Khaddar knows what her parents know, and it makes her nervous: Finding a match will be difficult for a woman like her, a student of philosophy who thinks for herself, lives apart from her parents and likes classic rock.
A bigger fear, she confesses, is not being married at all. “I’m torn about this whole independence thing,” she said.
Indian women are marrying later, though still relatively young compared with the West. The mean age of marriage inched to 18.3 in 2001 from 17.7 years in 1991, according to the census, and as late as 22.6 years for the college-educated. Nearly one-third of the work force is female, with rural women employed mostly in agriculture and urban women in services. Although their ranks are minuscule at the top rungs of corporate India, it is common to see women in jobs that either did not exist a generation ago or would rarely be filled then by women, whether gasoline station attendants or café servers, magazine editors or software programmers.

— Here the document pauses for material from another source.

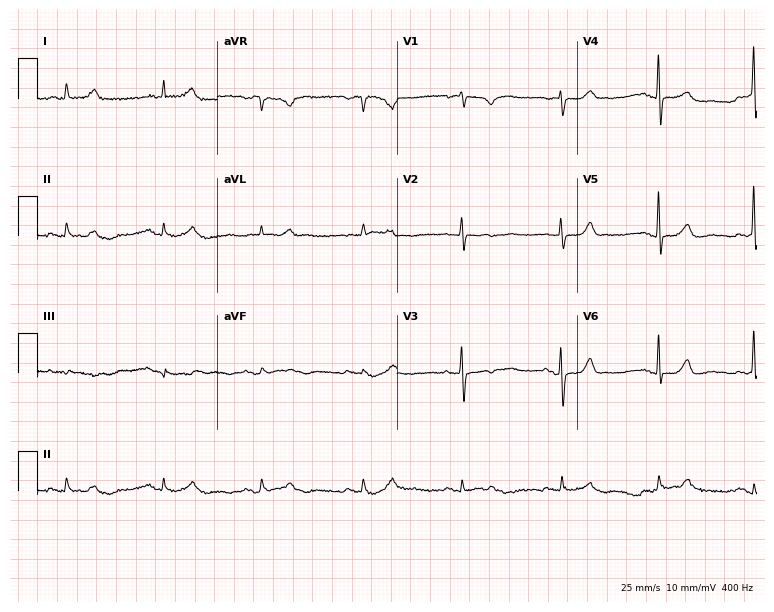
ECG — a 78-year-old woman. Labelled as a normal ECG.
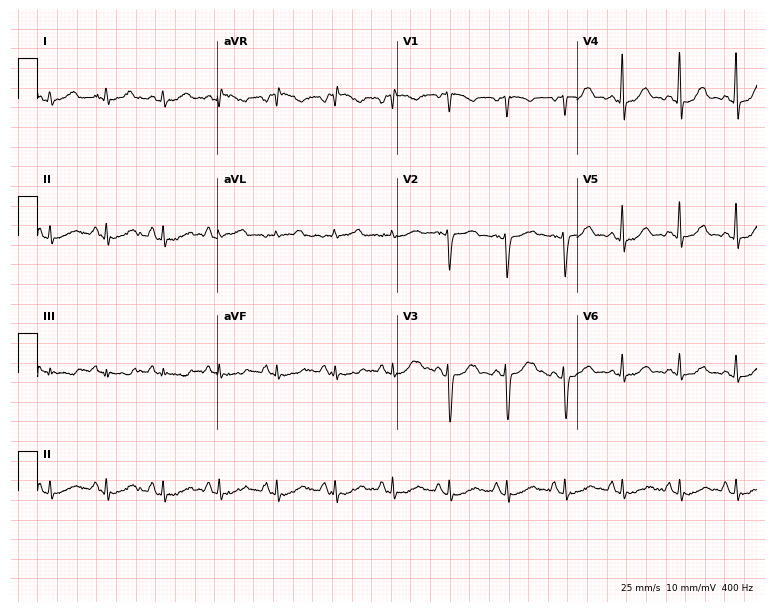
ECG (7.3-second recording at 400 Hz) — a female patient, 39 years old. Labelled as a normal ECG.

Every now and then, a high-profile crime prompts new hand-wringing and outcry over night jobs for women. But the young working woman living on her own is firmly part of the urban mainstream. Apartments are easier to rent, unlike the days when accommodations were limited to a room in the home of a nosy landlord who would cluck her teeth if a boyfriend spent the night. Radio talk shows now feature callers talking about the pros and cons of a live-in boyfriend.
“I think it’s a very significant shift,” said Urvashi Butalia, publisher of Zubaan Books, based in New Delhi, which promotes women’s writing. “It signals a kind of change and acceptability. It testifies to women’s desire and wish to be economically independent, to be able to interact in public space and be in the same world as men.” Equally important, she said, is the attitude adjustment among elders. “For families to accept that women will remain single, that they will live on their own, that they will work and defer marriage, is a very, very significant shift,” she said. “Even if it’s very small, it’s beginning to happen in a society where before, if you wanted to do that, you’d be out on a limb.”
Women in the younger generation, like Cauvery Cariappa, find themselves still bucking their elders on the subject of living alone. She broke the news to her parents after graduating from a Bangalore college in 2000 that she would not be returning home to Ooty, several hours away. Instead, she would work and rent a place here. “People will talk,” was her parents’ first reaction.
“The trend is once you’re 21, once you graduate, if you’re not doing something productive, you get married,” she said. “’Productive’ according to your parents is very different from your own terms. For them, back then, it was a doctor or some other known job.”
Cariappa, 28, went through a gamut of jobs, all of them fruits of the new economy: first at an advertising agency, then a call center, a bank, and finally she decided she would try her hand at designing clothes.
The apartment she shares with two roommates is mostly bare, with a shelf loaded with shoes in one corner, cushions on the floor, and empty liquor bottles lined up smartly on a ledge, which made her mother gasp on her first visit. Cariappa assured her they had not all been consumed in one go.
Here, her companion can come and go without questions from nosy neighbors. But after fighting so hard for her independence, even she could not resist the pull of tradition. In November, Cariappa announced that her freewheeling days were coming to an end.
She and her companion of seven years had decided to marry. That, too, was a break with tradition because he is from another community, from another part of the country.